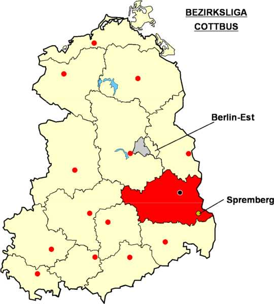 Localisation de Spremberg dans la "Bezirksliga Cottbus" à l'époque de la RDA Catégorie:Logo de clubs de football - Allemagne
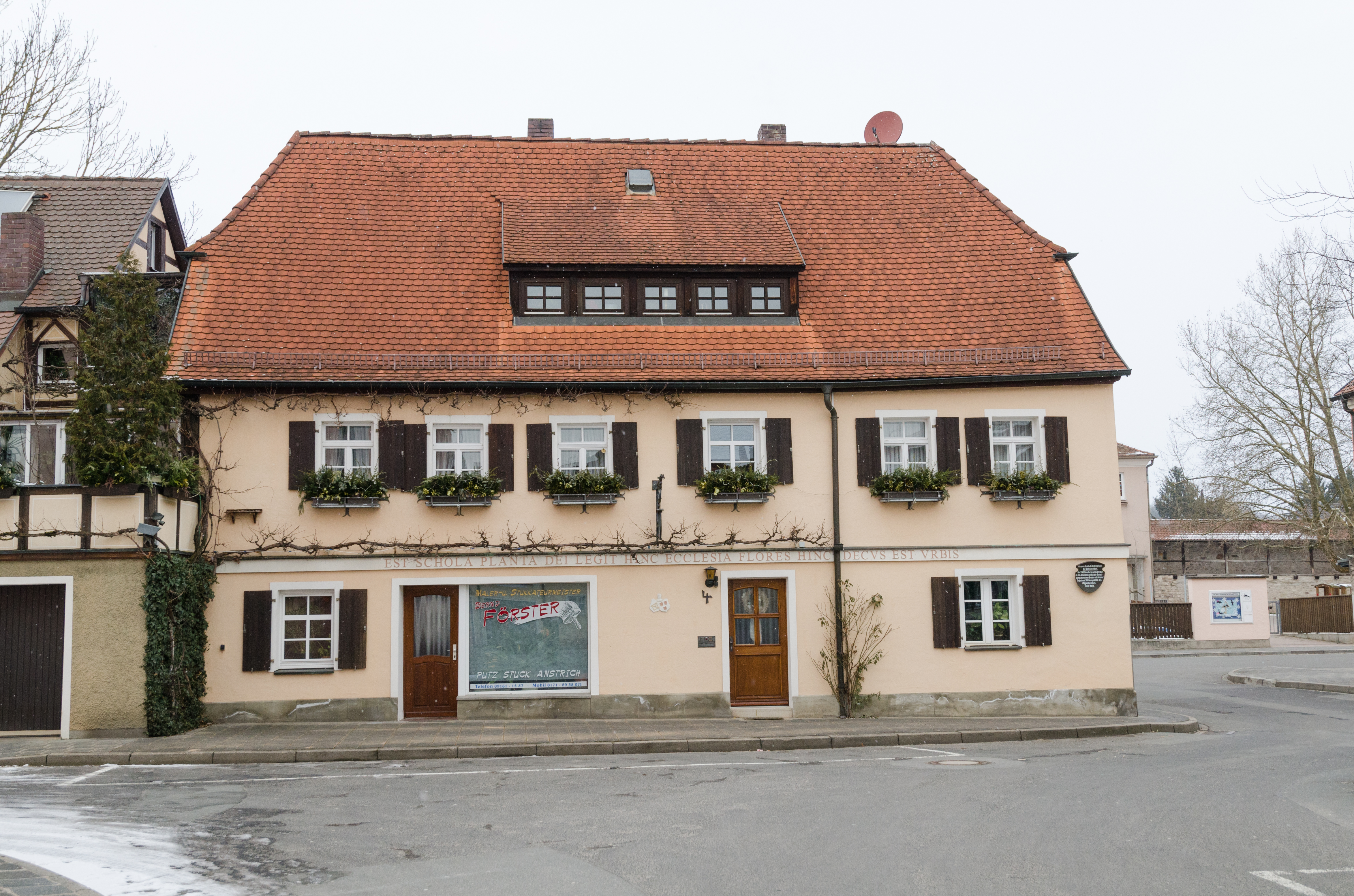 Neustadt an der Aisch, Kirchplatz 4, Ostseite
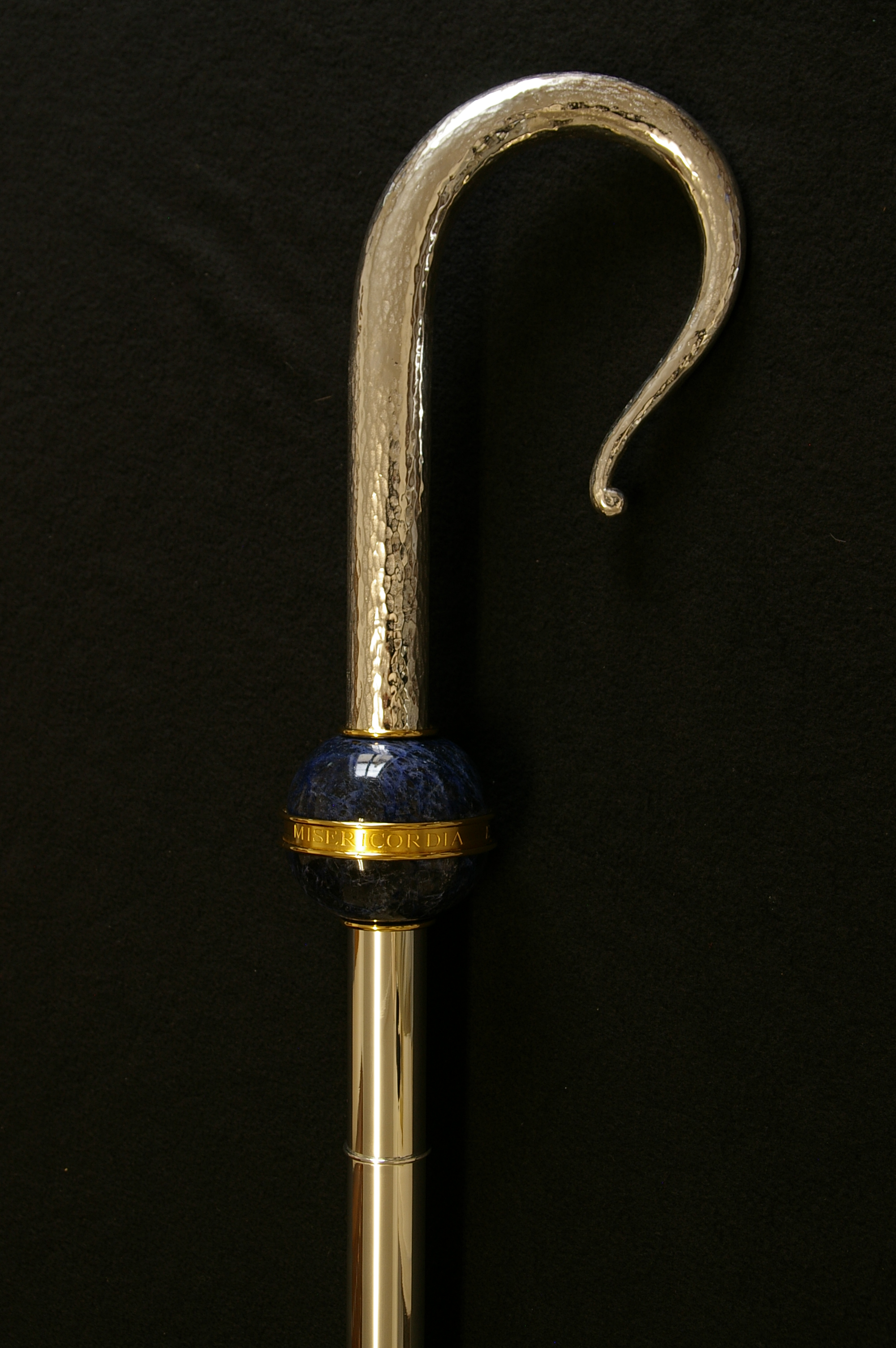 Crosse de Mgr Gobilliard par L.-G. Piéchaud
--
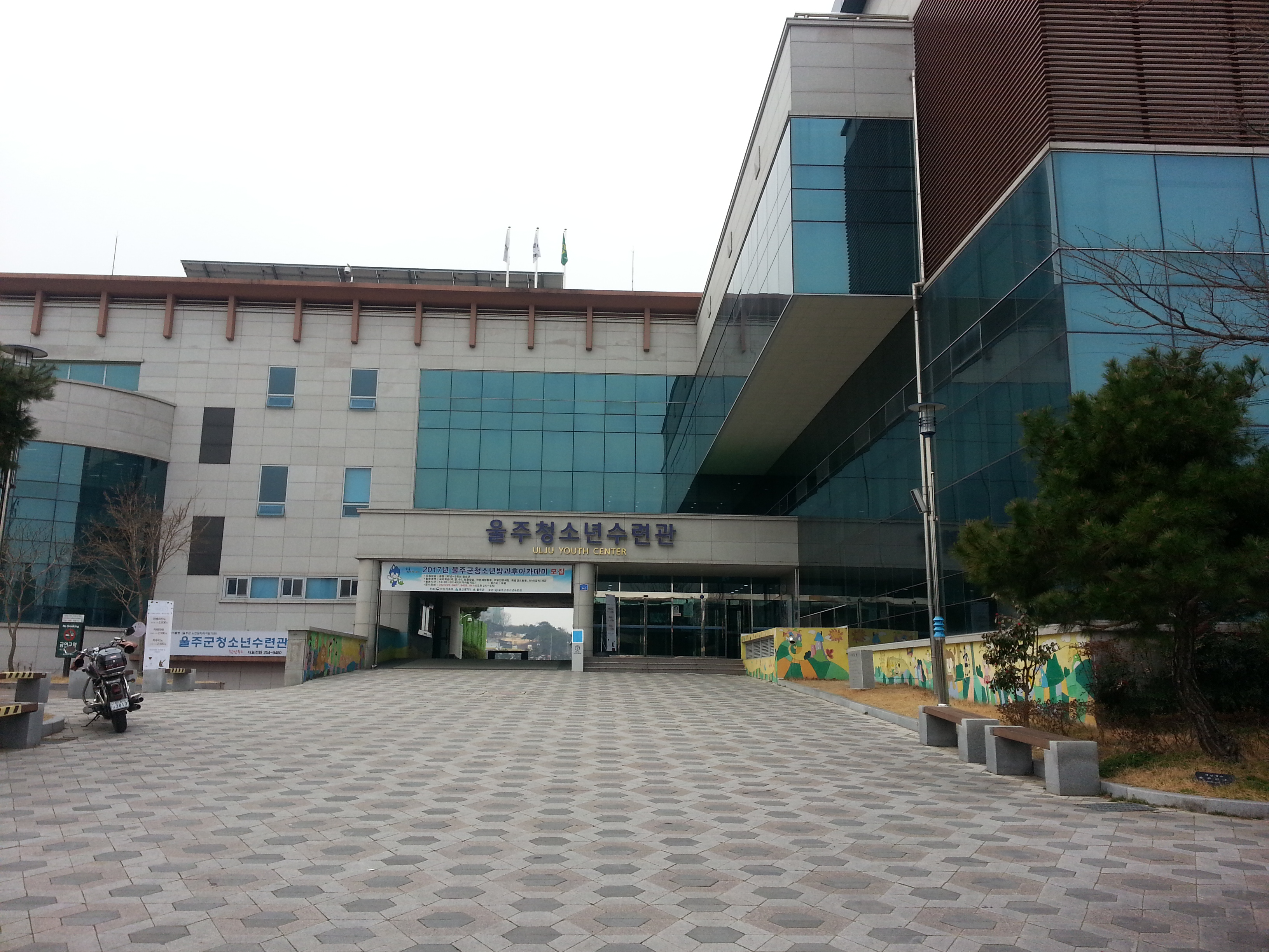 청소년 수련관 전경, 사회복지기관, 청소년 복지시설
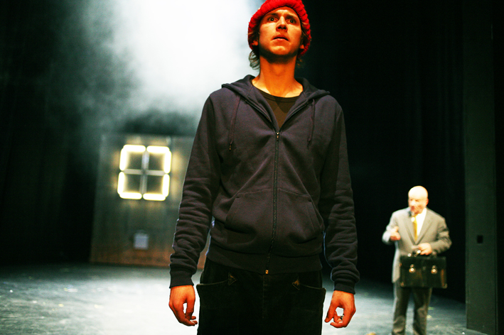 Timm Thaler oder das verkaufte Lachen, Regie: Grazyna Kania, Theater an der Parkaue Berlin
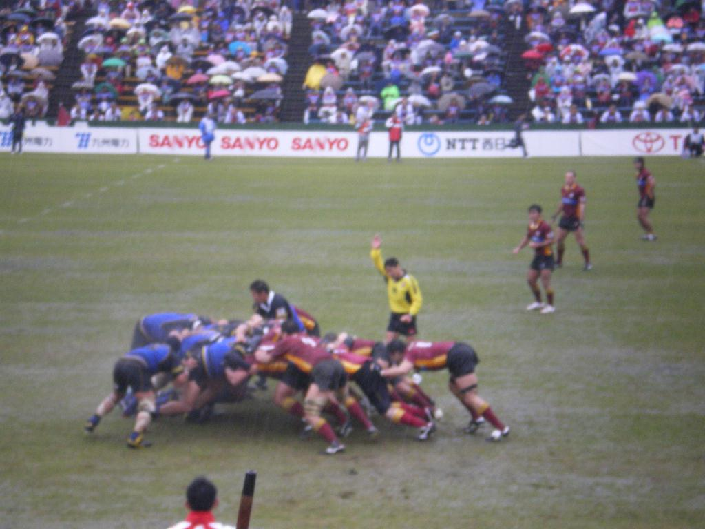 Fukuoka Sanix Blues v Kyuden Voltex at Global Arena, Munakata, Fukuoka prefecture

> [ACTIVITY]: Transcribe, from the material above, the stretch starting at the line with "청소년 수련관 전경, 사회복지기관, 청소년 복지시설" and ending at the line with "Fukuoka Sanix Blues", both included, exactly. Do not carry over pictures.

> [YOUR SOLUTION]:
 청소년 수련관 전경, 사회복지기관, 청소년 복지시설
 Timm Thaler oder das verkaufte Lachen, Regie: Grazyna Kania, Theater an der Parkaue Berlin
 Fukuoka Sanix Blues v Kyuden Voltex at Global Arena, Munakata, Fukuoka prefecture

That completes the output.